Alport Syndrome with Macrothrombocytopenia; Alport Syndrome Type V; Macrothrombocytopathy, Nephritis, and Deafness.

Epstein Syndrome can also refer to a disorder associated with splenomegaly, high platelet count, and prolonged bleeding time. This disorder has also been termed Di Guglielmo Disease II or Di Guglielmo Syndrome, Epstein-Goedel Syndrome, Mortensen Disease/Syndrome, or Revol Disease/Syndrome.

First reported in two families by C.J. Epstein in 1972.

Unknown; however, more than 30 families have been reported. No sexual predilection has been reported.

Autosomal dominant with the genetic defect mapping to 22q11.2.

The bleeding tendency is a result of thrombocytopenia and the presence of a majority of giant spheroid platelets with a disorganized microtubular system and a lesser number of normal-size discoid platelets. Renal dysfunction occurs secondary to proliferative and sclerosing glomerulonephritis with interstitial nephritis and fibrosis. Hearing loss is gradual and of sensorineural etiology.

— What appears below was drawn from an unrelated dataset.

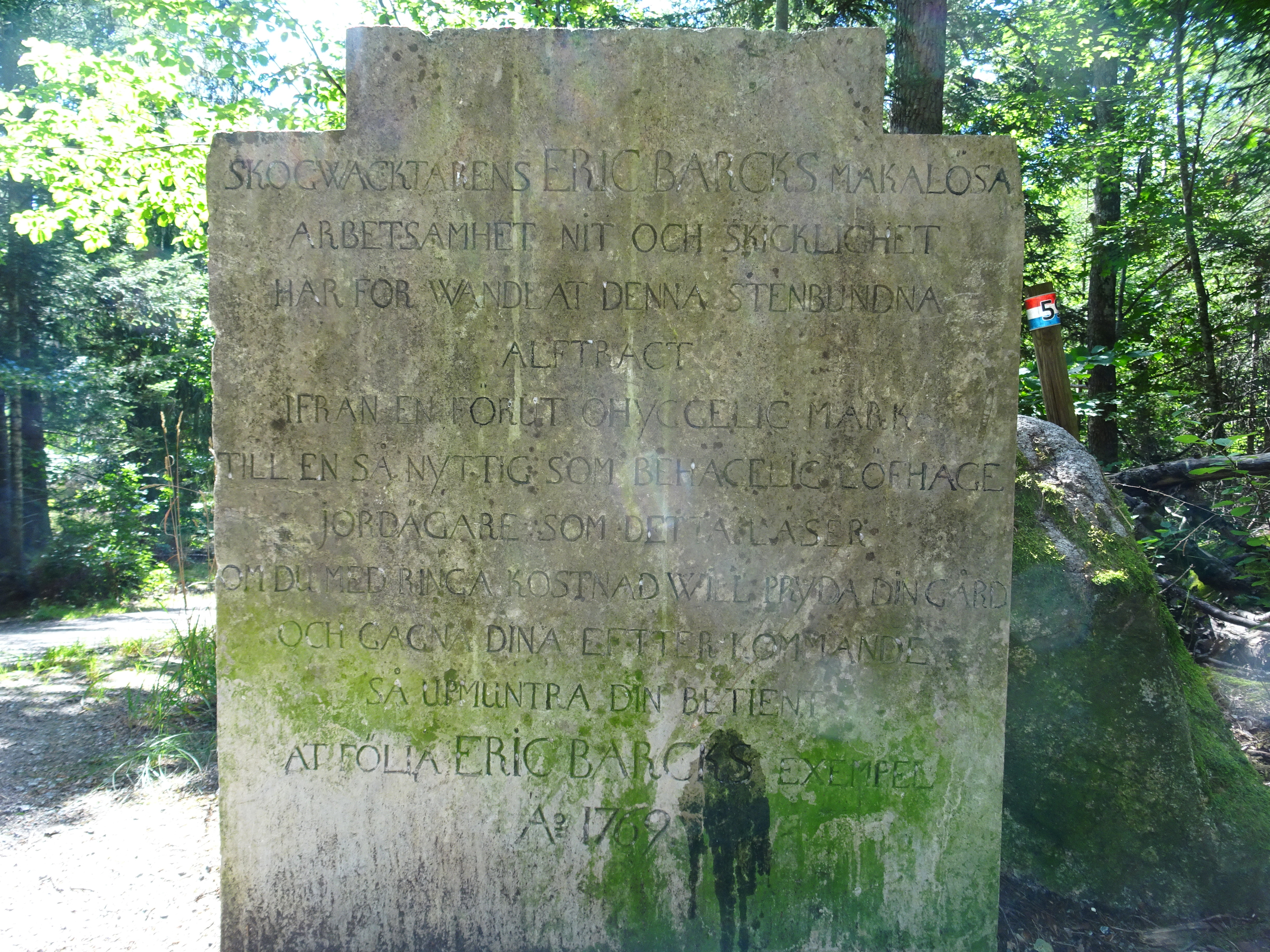 Minnessten (RAÄ-nummer: Västra Ryd 34:19) i Granhammars engelska trädgård: SKOGWACKTARENS ERIC BARCKS MAKALÖSA ARBETSAMHET NIT OCH SKICKLIGHET HAR FÖR WANDLAT DENNA STENBUNDNA ALFTRACT IFRÅN EN FÖRUT OHYGGELIG MARK TILL EN SÅ NYTTIG SOM BEHAGELIG LÖFHAGE JORDÄGARE SOM DETTA LÄSER OM DU MED RINGA KOSTNAD WILL PRYDA DIN GÅRD OCH GAGNA DINA EFTERKOMMANDE SÅ UPPMUNTRA DIN BETIENT AT FÖLIA ERIC BARCKS EXEMPEL AO 1769
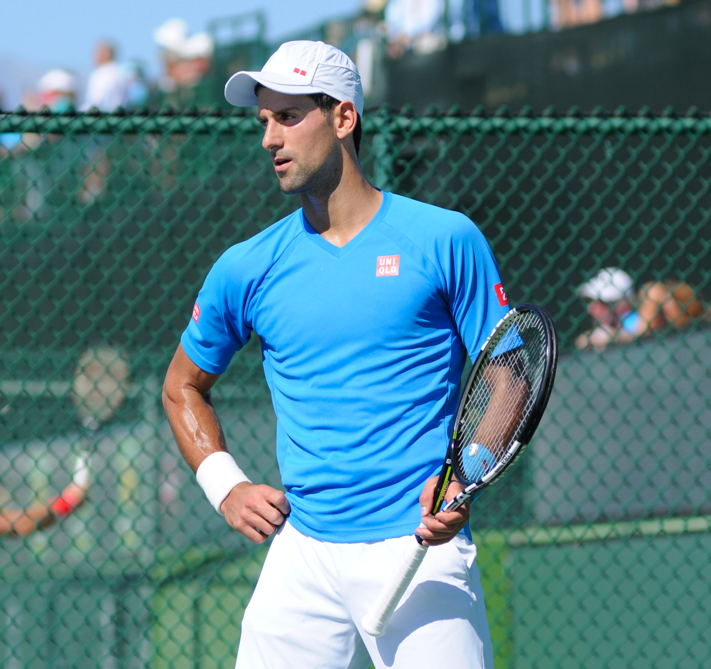 2015 BNP Paribas Open

Based on family history, clinical features, hematologic and nephrologic studies, and auditory examination. Hematologic studies reveal thrombocytopenia, prolonged bleeding time, and the above described giant platelets with abnormal ultrastructure, impaired platelet aggregation response to collagen and epinephrine, defective platelet adherence to glass, and impaired release of platelet factor III. The renal abnormality mainly manifests as proteinuria, which remains stable with normal renal function, although deterioration as a result of episodes of acute glomerulonephritis has been described.

Patients may develop multiple ecchymoses when they start walking and recurrent episodes of epistaxis beginning in early childhood. Bleeding from other sites is rare and usually not significant. High-frequency sensorineural hearing loss becomes noticeable by approximately 5 to 8 years of age, and progression to almost complete deafness may occur around the middle of the second decade of life. Proteinuria begins in childhood, usually without impairment of renal excretory function. In rare cases, episodes similar to acute glomerulonephritis occur.

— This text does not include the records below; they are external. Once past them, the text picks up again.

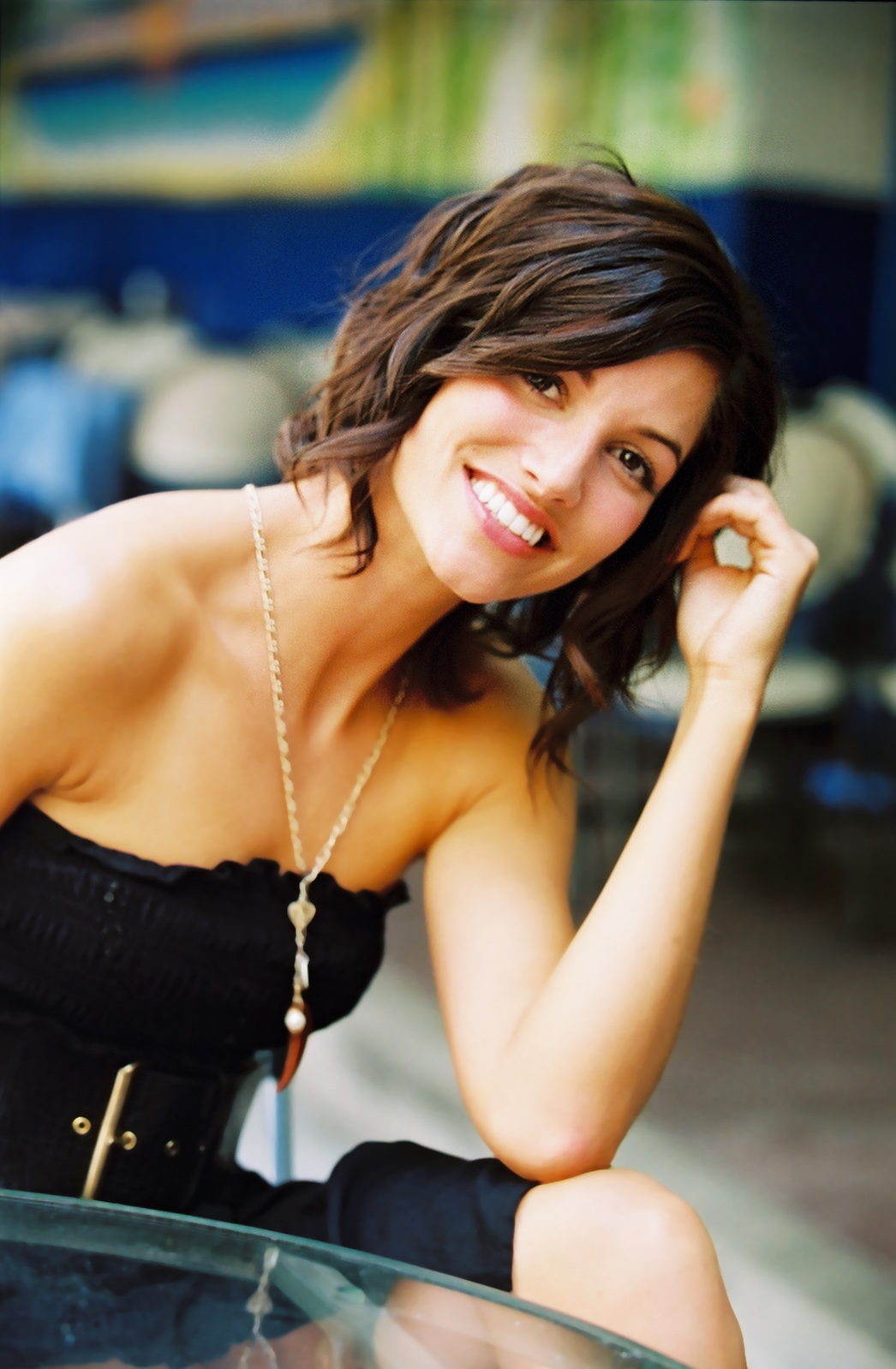 Kristin Holt
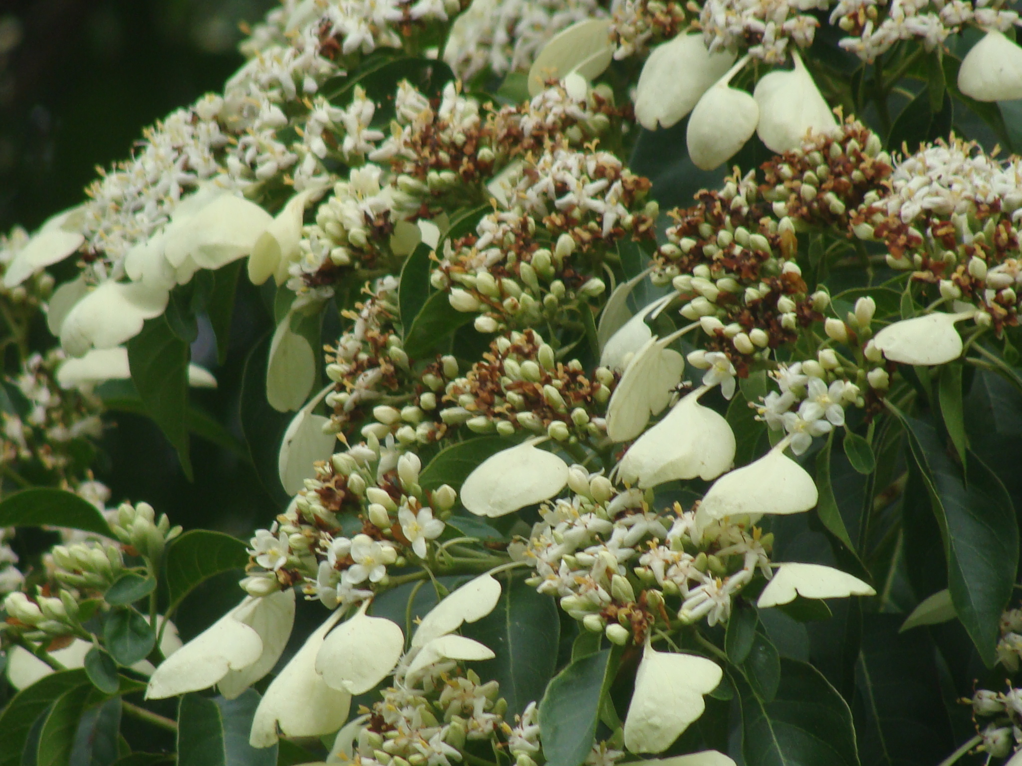 Planta de las selvas de Chiapas, se le llama regionalmente Canelo
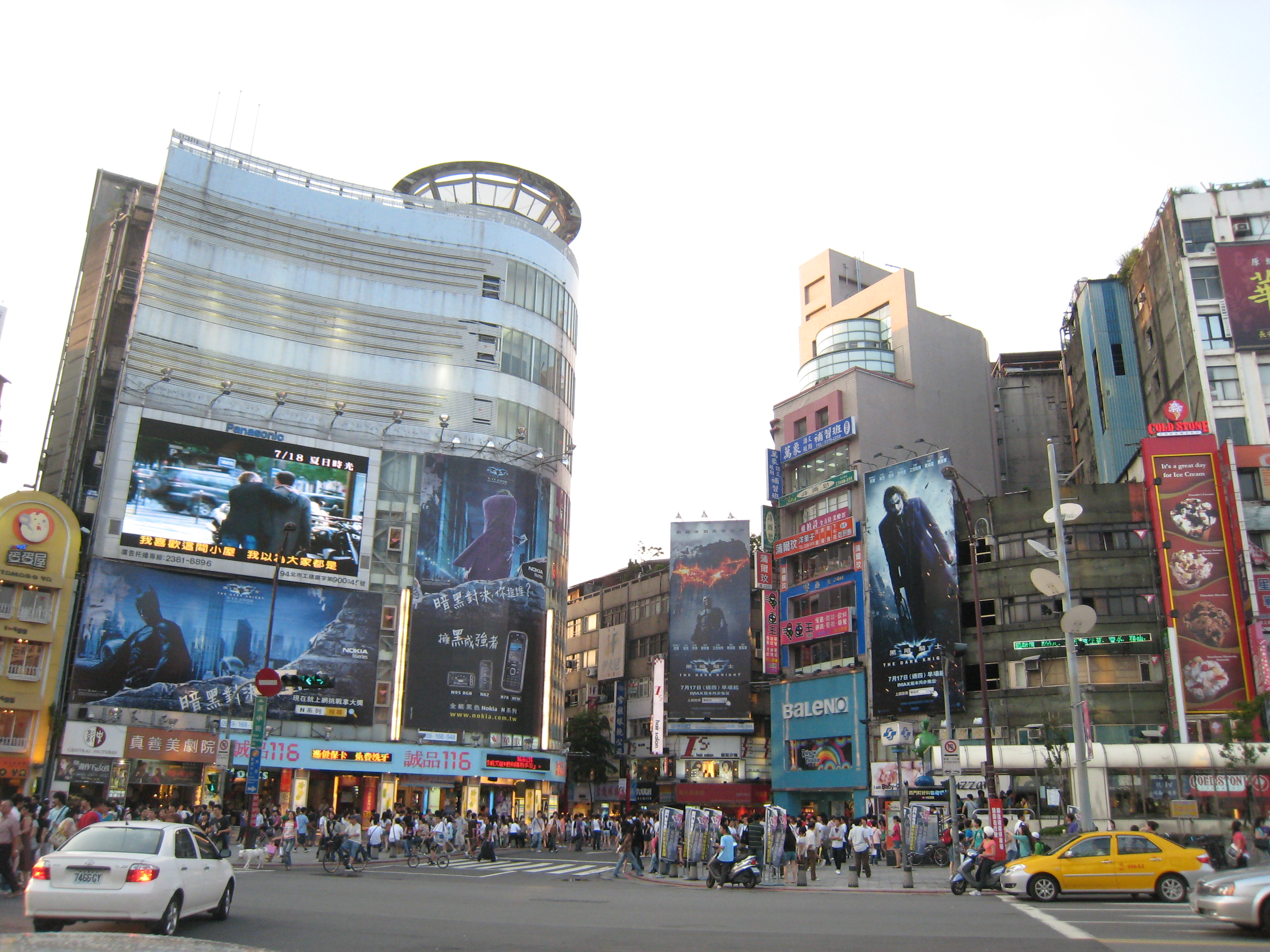 中影新世界大樓前。

Laboratory investigations should include a complete blood count and coagulation studies, including bleeding time, platelet count, and a blood smear (thrombocytopenia and ultrastructural and functional studies showing macrothrombocytopathy). Preoperative and intraoperative platelet transfusions are often required, and packed red blood cells should be easily available. Evaluate renal function with serum concentrations of electrolytes, creatinine, urea, and urine analysis (proteinuria is common, and hematuria or red blood cell casts suggest nephritis), and obtain a nephrology consult if necessary. If renal function is severely altered (rare), check cardiac function with electrocardiogram (arrhythmias as a result of electrolyte abnormalities), and further testing such as echocardiography (with or without dobutamine-stress test) may be necessary to detect decreased cardiac function secondary to long-standing uremia.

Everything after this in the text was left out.